**Task brief:** Every line below from the one containing "2004-06-30 | 43601 |" through the one containing "2005-08-31 | 33297 |" must be transcribed exactly. Omit all lines outside that stretch.

Records from a dataset
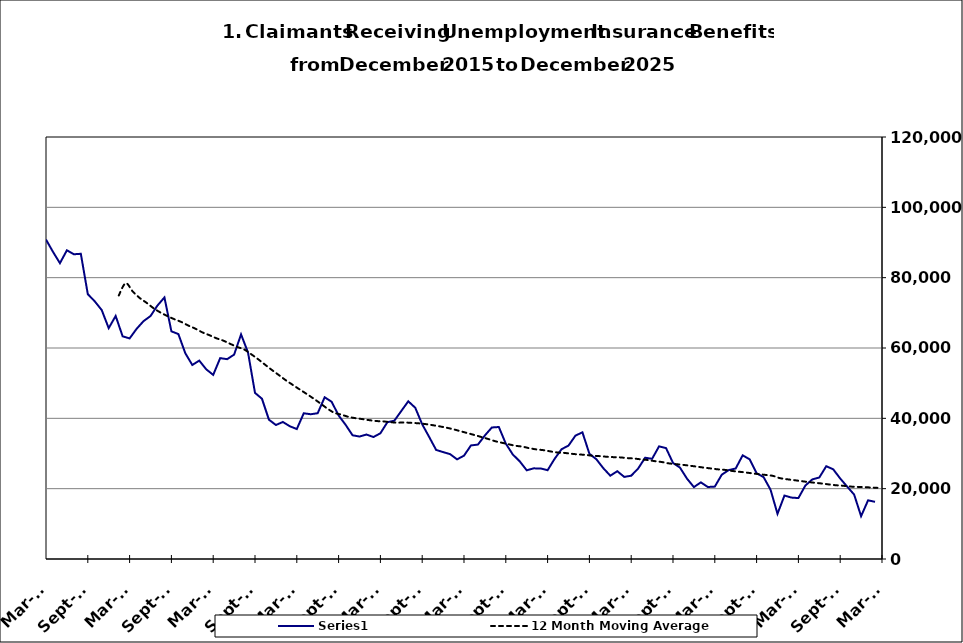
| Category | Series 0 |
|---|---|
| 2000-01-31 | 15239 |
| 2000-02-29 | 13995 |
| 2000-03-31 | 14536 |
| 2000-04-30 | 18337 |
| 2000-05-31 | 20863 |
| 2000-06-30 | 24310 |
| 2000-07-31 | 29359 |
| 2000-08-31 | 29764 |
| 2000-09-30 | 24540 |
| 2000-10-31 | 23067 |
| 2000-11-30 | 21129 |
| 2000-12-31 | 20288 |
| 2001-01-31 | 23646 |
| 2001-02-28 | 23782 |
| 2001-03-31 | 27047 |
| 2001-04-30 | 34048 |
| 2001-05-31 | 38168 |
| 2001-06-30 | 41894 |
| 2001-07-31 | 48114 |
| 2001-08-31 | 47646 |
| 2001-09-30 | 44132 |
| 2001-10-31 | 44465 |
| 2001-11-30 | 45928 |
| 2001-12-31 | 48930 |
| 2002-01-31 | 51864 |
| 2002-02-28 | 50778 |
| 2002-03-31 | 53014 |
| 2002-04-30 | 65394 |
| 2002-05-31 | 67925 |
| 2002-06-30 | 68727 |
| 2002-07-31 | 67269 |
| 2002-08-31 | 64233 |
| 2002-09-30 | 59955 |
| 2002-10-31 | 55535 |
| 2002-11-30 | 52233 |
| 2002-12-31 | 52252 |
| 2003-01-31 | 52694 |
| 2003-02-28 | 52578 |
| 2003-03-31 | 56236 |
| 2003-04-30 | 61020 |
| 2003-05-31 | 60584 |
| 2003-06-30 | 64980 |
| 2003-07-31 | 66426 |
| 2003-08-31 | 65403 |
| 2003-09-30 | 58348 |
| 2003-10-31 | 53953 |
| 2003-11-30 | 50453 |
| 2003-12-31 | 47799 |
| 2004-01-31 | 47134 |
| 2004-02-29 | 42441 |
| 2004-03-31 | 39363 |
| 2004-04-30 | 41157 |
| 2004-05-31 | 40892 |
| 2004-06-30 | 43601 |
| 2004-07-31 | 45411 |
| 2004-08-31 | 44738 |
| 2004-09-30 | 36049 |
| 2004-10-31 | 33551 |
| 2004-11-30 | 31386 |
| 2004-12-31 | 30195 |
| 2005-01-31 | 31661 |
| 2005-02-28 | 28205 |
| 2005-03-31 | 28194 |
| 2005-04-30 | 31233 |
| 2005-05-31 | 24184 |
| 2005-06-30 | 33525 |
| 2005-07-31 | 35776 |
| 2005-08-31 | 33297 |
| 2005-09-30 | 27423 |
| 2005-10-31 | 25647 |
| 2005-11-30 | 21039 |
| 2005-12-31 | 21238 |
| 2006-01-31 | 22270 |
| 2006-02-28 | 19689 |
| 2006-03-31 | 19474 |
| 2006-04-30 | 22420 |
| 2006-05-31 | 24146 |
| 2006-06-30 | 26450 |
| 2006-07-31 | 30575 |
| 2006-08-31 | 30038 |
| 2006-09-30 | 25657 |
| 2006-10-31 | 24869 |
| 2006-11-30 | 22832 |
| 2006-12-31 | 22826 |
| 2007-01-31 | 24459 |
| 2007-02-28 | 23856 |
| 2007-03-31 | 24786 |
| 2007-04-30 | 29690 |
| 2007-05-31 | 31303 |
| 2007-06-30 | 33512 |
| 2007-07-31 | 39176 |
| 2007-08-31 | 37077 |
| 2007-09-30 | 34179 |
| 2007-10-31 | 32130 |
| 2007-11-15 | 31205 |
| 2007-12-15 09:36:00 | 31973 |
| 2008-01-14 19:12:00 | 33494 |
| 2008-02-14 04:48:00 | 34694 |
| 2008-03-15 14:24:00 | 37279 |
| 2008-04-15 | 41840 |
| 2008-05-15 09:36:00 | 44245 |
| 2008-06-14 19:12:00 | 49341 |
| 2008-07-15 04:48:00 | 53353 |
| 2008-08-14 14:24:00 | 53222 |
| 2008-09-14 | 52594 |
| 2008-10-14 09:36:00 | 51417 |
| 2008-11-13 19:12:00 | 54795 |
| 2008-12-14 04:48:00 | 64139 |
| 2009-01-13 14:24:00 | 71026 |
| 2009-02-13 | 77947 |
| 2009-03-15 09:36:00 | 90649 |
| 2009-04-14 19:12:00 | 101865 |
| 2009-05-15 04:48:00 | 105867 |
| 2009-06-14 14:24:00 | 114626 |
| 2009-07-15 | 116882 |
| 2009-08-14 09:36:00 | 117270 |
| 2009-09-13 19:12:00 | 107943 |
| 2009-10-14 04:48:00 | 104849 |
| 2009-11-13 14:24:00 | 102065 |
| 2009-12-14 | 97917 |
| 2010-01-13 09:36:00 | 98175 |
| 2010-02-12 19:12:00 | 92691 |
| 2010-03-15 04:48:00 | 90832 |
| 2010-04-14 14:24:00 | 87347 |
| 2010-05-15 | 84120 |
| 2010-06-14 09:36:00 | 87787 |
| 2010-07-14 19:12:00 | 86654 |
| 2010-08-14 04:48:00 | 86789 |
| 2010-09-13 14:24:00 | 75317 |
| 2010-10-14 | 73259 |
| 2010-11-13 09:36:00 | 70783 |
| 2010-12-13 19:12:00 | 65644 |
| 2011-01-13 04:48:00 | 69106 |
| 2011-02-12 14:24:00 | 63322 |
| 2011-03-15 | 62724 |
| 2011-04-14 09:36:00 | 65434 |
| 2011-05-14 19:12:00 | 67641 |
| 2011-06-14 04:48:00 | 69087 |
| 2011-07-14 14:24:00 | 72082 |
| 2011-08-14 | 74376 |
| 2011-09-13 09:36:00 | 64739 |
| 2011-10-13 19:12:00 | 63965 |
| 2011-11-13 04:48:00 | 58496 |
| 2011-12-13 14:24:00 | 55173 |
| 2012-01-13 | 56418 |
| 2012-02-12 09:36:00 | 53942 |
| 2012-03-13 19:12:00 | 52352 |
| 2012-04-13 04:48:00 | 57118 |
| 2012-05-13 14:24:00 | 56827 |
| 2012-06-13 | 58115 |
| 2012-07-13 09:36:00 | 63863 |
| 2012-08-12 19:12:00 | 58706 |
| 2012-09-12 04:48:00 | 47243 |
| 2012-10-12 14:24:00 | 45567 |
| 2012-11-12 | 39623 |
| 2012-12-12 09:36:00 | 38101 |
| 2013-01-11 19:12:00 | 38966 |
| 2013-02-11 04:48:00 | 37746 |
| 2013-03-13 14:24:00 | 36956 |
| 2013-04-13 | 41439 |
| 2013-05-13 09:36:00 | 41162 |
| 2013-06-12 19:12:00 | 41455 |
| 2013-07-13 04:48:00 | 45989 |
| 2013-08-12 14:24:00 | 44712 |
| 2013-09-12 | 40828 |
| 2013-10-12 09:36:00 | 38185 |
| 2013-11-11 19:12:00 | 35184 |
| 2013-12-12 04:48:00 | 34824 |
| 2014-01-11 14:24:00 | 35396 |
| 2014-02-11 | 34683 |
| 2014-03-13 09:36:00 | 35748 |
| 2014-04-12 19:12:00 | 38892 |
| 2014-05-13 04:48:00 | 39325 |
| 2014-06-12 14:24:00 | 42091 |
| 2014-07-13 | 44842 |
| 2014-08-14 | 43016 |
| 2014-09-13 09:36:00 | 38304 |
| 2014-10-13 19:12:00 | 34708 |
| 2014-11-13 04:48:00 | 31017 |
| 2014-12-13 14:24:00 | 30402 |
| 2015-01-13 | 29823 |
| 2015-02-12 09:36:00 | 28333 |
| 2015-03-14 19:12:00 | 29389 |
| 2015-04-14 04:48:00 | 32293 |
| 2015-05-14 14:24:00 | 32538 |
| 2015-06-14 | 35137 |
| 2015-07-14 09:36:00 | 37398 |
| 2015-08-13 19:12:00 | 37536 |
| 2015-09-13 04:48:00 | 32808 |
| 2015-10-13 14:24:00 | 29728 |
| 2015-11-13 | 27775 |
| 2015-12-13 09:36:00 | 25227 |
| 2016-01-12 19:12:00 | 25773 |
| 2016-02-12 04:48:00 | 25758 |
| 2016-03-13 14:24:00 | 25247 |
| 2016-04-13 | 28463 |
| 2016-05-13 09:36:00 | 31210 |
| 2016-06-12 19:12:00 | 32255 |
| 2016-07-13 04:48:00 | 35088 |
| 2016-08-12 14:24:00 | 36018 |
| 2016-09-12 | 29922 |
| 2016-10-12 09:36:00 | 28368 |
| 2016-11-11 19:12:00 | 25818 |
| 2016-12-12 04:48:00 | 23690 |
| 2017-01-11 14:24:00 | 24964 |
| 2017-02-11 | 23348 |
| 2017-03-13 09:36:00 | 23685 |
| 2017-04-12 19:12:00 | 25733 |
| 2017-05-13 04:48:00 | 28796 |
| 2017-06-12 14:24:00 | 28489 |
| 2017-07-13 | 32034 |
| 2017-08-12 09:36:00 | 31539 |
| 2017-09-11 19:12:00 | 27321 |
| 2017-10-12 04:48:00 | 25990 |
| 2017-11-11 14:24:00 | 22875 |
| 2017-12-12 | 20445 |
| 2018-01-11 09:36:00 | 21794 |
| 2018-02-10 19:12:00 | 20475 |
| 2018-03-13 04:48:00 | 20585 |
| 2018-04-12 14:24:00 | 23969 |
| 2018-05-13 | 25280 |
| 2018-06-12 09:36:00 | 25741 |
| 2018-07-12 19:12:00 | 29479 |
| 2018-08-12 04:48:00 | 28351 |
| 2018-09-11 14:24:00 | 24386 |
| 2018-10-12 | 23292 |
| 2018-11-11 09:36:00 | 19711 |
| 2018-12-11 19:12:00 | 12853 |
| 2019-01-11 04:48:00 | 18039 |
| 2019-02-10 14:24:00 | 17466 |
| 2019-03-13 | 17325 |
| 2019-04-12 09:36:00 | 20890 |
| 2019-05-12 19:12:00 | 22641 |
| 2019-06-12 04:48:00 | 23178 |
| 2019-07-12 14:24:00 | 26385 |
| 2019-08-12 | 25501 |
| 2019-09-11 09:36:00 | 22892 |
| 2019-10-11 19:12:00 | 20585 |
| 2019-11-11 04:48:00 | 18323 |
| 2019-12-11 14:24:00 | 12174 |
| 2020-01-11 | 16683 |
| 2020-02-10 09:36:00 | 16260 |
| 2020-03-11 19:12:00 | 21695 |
---
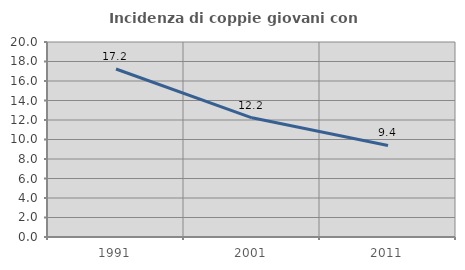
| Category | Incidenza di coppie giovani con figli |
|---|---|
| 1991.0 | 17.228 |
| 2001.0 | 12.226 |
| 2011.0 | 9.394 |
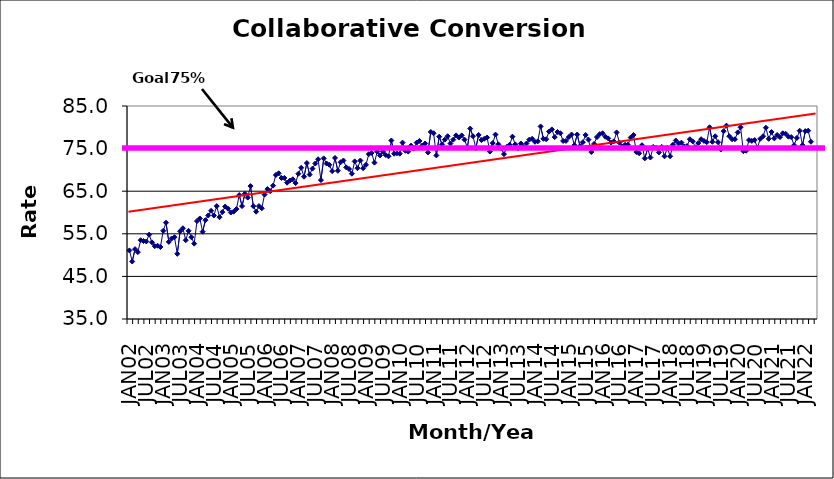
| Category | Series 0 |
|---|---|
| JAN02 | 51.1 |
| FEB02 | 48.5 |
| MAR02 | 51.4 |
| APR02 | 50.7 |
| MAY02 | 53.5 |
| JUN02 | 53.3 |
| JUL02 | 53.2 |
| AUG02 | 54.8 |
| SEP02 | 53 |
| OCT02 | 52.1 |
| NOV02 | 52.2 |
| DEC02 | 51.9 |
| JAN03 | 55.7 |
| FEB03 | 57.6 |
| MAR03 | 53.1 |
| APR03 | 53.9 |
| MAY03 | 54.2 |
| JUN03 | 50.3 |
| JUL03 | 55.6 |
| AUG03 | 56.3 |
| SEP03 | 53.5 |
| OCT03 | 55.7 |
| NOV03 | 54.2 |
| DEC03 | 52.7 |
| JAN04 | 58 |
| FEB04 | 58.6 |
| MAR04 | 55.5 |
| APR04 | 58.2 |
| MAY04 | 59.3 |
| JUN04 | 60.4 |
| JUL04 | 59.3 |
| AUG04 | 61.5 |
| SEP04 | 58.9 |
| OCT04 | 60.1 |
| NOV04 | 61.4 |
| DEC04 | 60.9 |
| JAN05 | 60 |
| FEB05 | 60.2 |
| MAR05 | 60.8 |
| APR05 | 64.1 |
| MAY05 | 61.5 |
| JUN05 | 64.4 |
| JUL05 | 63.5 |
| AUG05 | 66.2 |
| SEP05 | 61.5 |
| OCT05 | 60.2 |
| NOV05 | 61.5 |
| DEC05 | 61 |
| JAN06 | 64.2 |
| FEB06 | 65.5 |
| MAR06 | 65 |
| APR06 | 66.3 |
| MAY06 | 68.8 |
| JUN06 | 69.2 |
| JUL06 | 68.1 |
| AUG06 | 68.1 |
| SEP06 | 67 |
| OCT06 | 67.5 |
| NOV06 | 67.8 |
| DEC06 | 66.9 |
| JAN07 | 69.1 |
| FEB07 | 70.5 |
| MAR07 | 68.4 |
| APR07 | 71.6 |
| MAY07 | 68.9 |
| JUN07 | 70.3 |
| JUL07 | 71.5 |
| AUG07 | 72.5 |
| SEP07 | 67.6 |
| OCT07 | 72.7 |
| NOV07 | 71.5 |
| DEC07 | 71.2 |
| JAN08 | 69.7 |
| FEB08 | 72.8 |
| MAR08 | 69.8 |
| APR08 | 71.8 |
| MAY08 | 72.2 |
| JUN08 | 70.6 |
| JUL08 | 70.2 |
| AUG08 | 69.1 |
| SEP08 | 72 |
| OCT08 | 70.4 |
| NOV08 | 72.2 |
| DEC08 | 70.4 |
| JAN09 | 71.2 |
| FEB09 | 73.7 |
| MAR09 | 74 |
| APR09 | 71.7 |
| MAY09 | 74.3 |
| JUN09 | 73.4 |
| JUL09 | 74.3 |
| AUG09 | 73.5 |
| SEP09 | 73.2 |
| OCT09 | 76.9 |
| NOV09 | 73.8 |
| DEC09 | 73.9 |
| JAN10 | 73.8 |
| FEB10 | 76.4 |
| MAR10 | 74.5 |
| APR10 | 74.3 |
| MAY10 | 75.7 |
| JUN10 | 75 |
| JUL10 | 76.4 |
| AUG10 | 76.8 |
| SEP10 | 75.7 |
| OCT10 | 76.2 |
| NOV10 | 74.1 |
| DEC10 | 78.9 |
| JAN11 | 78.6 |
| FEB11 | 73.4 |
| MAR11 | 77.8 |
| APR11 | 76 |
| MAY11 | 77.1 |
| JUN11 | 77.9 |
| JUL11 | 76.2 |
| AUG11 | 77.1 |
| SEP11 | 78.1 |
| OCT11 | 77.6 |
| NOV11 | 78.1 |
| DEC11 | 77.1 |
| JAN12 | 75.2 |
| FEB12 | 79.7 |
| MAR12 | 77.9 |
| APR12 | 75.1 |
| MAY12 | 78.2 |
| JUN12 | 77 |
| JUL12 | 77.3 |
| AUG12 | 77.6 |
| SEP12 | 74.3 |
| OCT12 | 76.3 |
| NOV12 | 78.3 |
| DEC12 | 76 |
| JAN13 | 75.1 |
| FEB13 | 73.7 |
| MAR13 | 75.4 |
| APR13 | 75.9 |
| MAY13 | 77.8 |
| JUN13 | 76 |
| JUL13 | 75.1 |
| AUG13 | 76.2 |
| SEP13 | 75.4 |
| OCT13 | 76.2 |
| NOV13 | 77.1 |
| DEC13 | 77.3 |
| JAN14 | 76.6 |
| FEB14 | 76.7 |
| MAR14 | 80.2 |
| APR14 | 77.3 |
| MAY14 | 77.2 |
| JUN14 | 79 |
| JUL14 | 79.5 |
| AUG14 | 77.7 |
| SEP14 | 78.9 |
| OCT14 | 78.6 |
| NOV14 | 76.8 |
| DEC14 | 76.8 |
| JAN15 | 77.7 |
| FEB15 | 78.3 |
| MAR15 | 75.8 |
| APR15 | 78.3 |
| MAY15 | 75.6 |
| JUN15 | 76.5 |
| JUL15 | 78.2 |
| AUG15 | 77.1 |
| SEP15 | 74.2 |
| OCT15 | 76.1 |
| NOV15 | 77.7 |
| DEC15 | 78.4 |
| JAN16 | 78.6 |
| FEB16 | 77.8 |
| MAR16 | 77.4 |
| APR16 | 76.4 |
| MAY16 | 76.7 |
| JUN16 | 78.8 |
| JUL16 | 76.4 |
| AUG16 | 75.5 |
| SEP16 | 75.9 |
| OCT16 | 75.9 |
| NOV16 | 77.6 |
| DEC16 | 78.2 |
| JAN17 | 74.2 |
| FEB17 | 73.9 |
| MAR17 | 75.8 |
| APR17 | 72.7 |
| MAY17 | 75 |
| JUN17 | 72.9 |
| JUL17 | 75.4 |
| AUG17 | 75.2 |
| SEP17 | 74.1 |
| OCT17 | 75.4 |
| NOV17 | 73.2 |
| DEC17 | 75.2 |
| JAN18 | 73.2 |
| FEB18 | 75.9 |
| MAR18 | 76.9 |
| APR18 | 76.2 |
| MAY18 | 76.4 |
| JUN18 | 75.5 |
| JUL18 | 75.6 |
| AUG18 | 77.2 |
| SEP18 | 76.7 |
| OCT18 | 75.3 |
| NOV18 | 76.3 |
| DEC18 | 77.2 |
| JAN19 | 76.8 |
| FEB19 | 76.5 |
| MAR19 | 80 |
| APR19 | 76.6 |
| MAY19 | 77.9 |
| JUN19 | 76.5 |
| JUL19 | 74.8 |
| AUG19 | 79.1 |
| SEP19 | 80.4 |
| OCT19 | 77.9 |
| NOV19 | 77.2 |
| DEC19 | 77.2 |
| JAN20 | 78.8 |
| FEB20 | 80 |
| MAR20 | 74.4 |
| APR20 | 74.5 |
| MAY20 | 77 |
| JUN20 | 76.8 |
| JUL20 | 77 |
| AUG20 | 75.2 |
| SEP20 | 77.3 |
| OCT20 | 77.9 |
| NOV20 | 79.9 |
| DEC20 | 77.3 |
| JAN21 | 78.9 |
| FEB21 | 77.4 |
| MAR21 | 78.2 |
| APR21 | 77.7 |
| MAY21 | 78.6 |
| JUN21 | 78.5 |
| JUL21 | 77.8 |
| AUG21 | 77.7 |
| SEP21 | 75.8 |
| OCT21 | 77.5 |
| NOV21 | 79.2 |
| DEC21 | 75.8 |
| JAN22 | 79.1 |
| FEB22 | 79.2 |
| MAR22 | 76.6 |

**Answer to this problem:**
| 2004-06-30 | 43601 |
| 2004-07-31 | 45411 |
| 2004-08-31 | 44738 |
| 2004-09-30 | 36049 |
| 2004-10-31 | 33551 |
| 2004-11-30 | 31386 |
| 2004-12-31 | 30195 |
| 2005-01-31 | 31661 |
| 2005-02-28 | 28205 |
| 2005-03-31 | 28194 |
| 2005-04-30 | 31233 |
| 2005-05-31 | 24184 |
| 2005-06-30 | 33525 |
| 2005-07-31 | 35776 |
| 2005-08-31 | 33297 |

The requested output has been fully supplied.